Again, I'm not talking about a battery electric helicopter, I'm talking about hybrid electric, with a 5 minute partial power backup. Should be very achievable.
SheepherderAware4766@reddit
Yes, electric motors have great reliability, however, it doesn't display failure signs. For a gearbox, I could pull a gear out and run CT scans and metallurgy to check for for stress fractures. I can't do that for software failures.
A maintenance technician doesn't care about the average time until failure of the model, he cares about the individual time to failure of the machine in front of him.
quietflyr@reddit
Cool. You could have said the same thing about flight controls and fly by wire. But here we are with most modern commercial aircraft being fly by wire, and flight control system failures less likely than ever.
But yes, there are system reliability issues that need to be developed and addressed. 10^-9 is still a requirement before this could go into service on a Part 29 helicopter. This is mostly why it's not in service already.
Late-Mathematician55@reddit
I just read about an account of "helicopter-induced lightning", which caused a Sikorsky S-76, cruising at 4000ft, had been stuck by lightning that its own airframe had created, and dropped 3144ft before the crew could regain control .
Now I'm even more scared of flying in them.
https://www.tsb.gc.ca/eng/medias-media/communiques/aviation/2026/a23p0136-20260513.html
BoringBob84@reddit
Electricity is lazy.

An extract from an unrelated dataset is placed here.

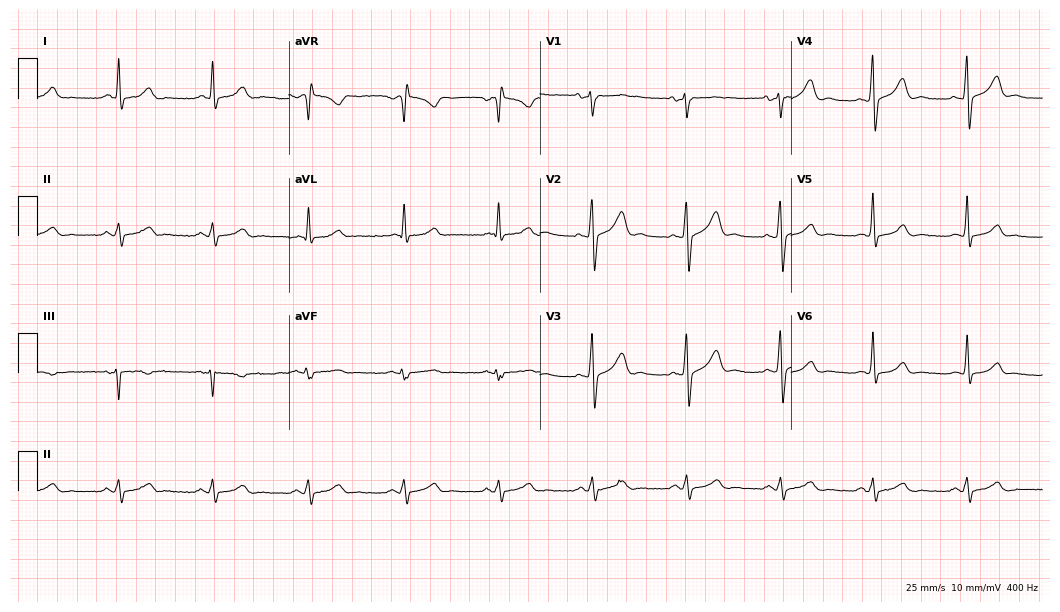
Electrocardiogram, a male, 50 years old. Overall reading on record: normal ECG.

If it wants to get from point A to point B, then a huge chunk of aluminum is a much easier path than air. Thus, aircraft and rotorcraft are frequent "shortcuts" for static charge in the atmosphere and are designed accordingly.

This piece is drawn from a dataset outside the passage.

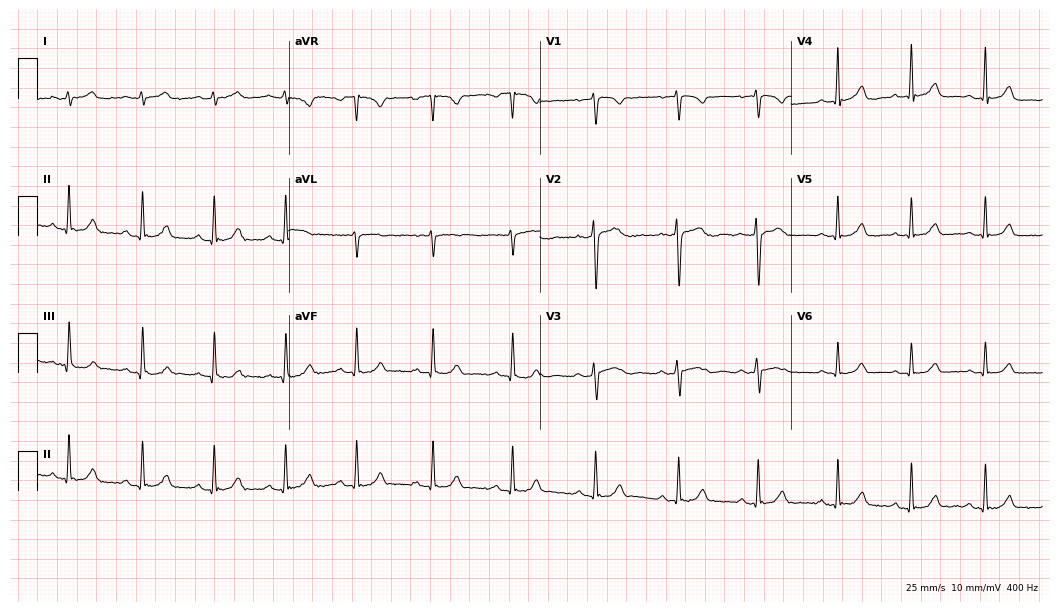
12-lead ECG (10.2-second recording at 400 Hz) from a 24-year-old female. Labelled as a normal ECG.

Depending on the criticality of the system to flight, it either has to "ride through" lightning strikes unaffected, it can be momentarily interrupted during and after a lightning strike, or it can be disabled by a lightning strike.
Those are safety regulations. However, from an economic perspective, few customers would tolerate their non-essential passenger entertainment systems being repeatedly destroyed by lightning strikes, so even non-critical systems have to be somewhat robust.
Inspi@reddit
Probably fewer parts in the airframe (Bell H-13) but probably not much in the engine.